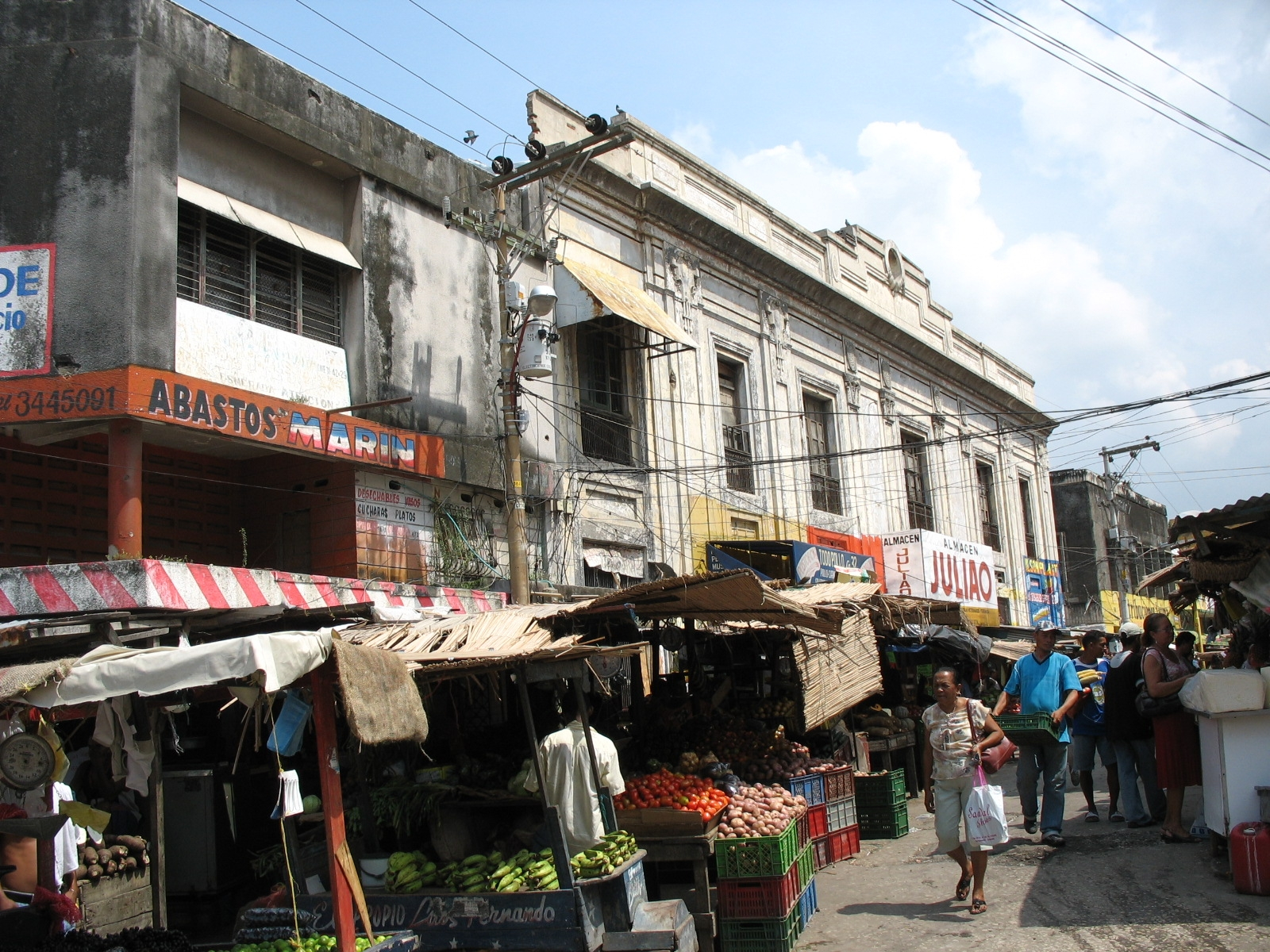 Estado del Centro de Barranquilla
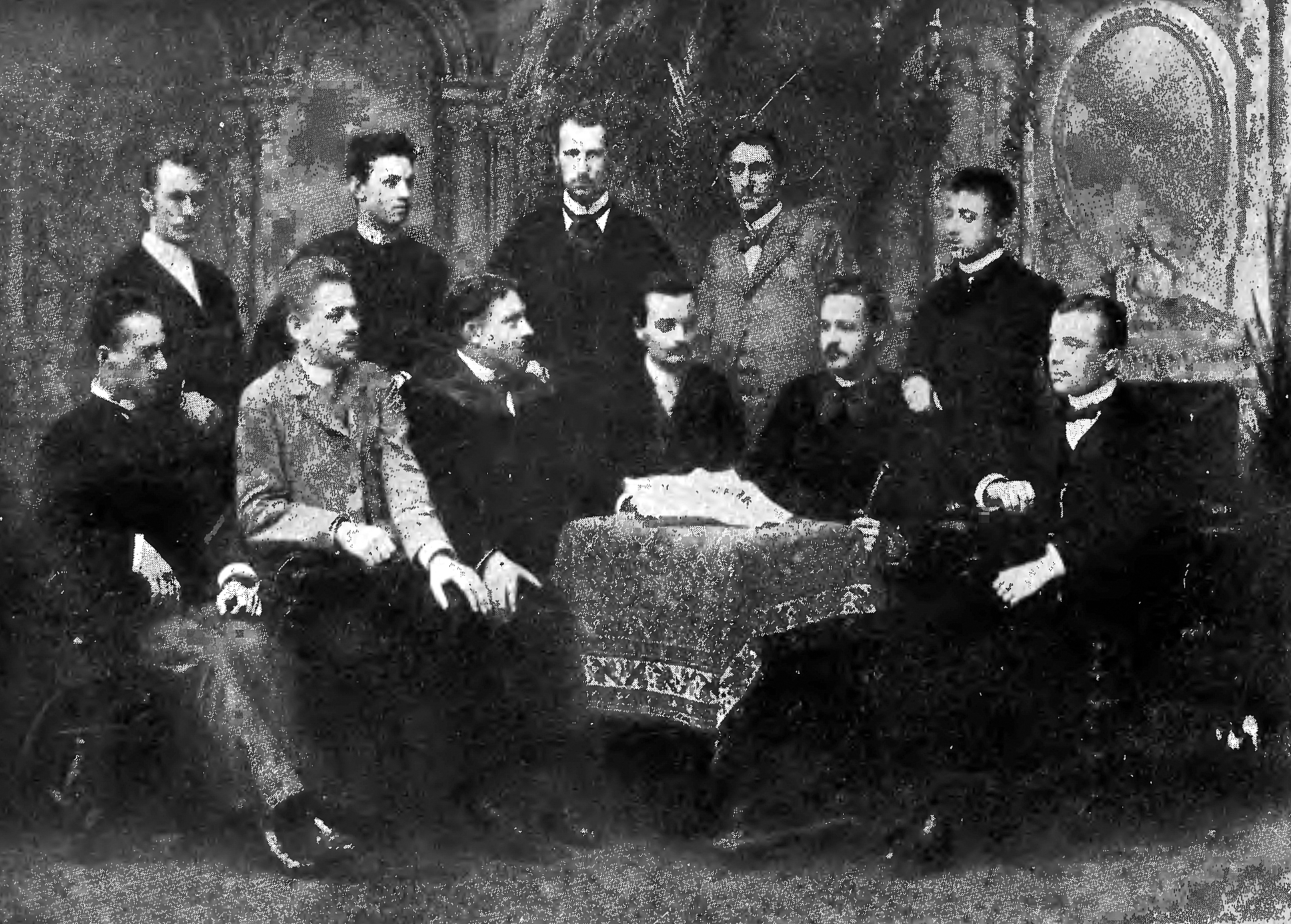 Komitet redakcyjny pisma "Życie" ze Lwowa. Stoją: Leopold Szenderowicz, Kazimierz Zipser, Stanisław Aleksandrowicz, Jarmulski, Adam Cehak. Siedzą: Eugeniusz Reiter, Jędrzej Moraczewski, Wacław Borzemski, Antoni Cybański, Bolesław Błażek, Karol Ruebenbauer.
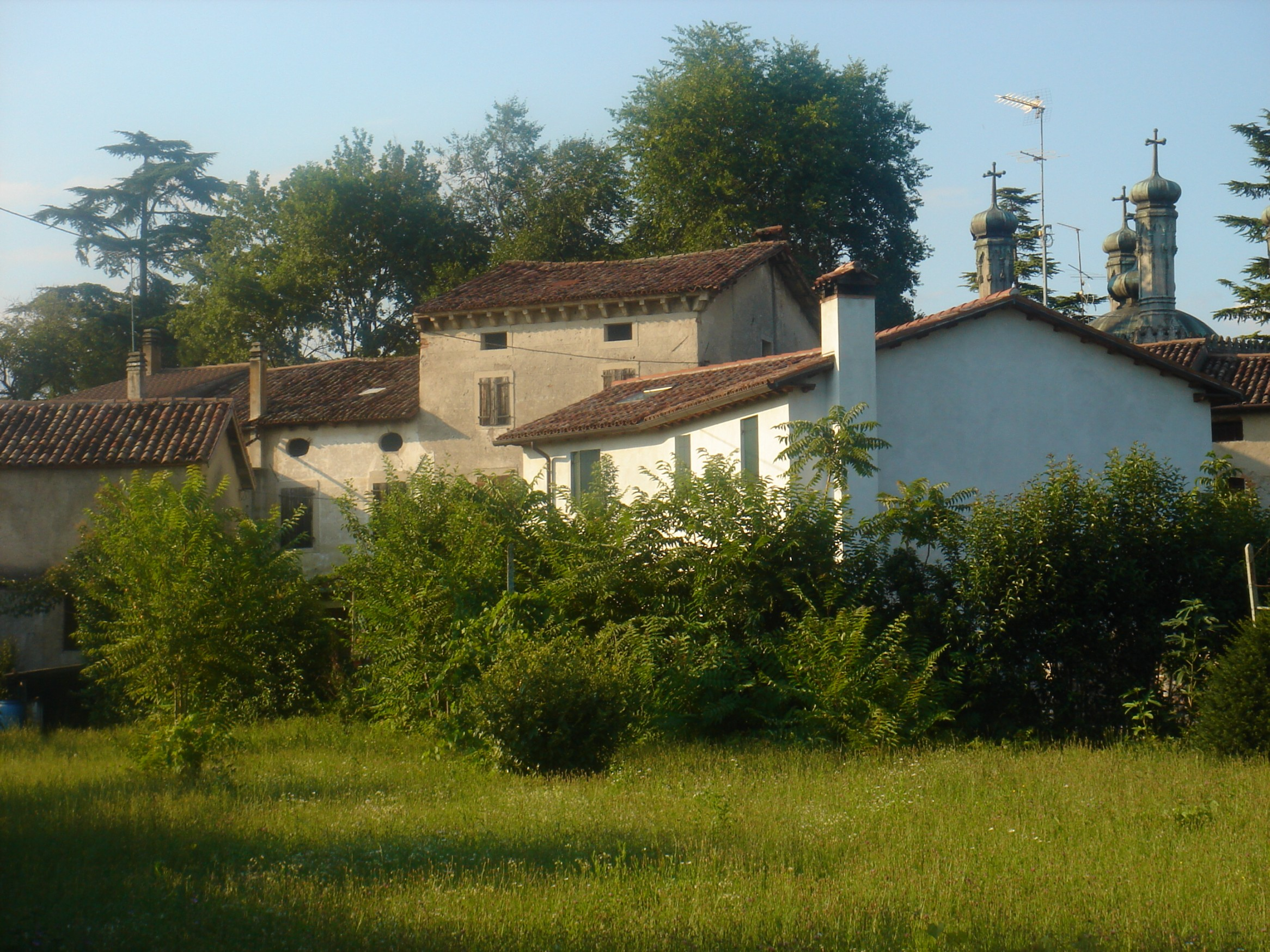 Foto di Paolo Steffan Licensing Categoria:Immagini esclusivamente in GNU FDL

·····

Activity
Copy the data character for character, but drop all pictures from the copy.

Solution for this task
 Estado del Centro de Barranquilla
 Komitet redakcyjny pisma "Życie" ze Lwowa. Stoją: Leopold Szenderowicz, Kazimierz Zipser, Stanisław Aleksandrowicz, Jarmulski, Adam Cehak. Siedzą: Eugeniusz Reiter, Jędrzej Moraczewski, Wacław Borzemski, Antoni Cybański, Bolesław Błażek, Karol Ruebenbauer.
 Foto di Paolo Steffan Licensing Categoria:Immagini esclusivamente in GNU FDL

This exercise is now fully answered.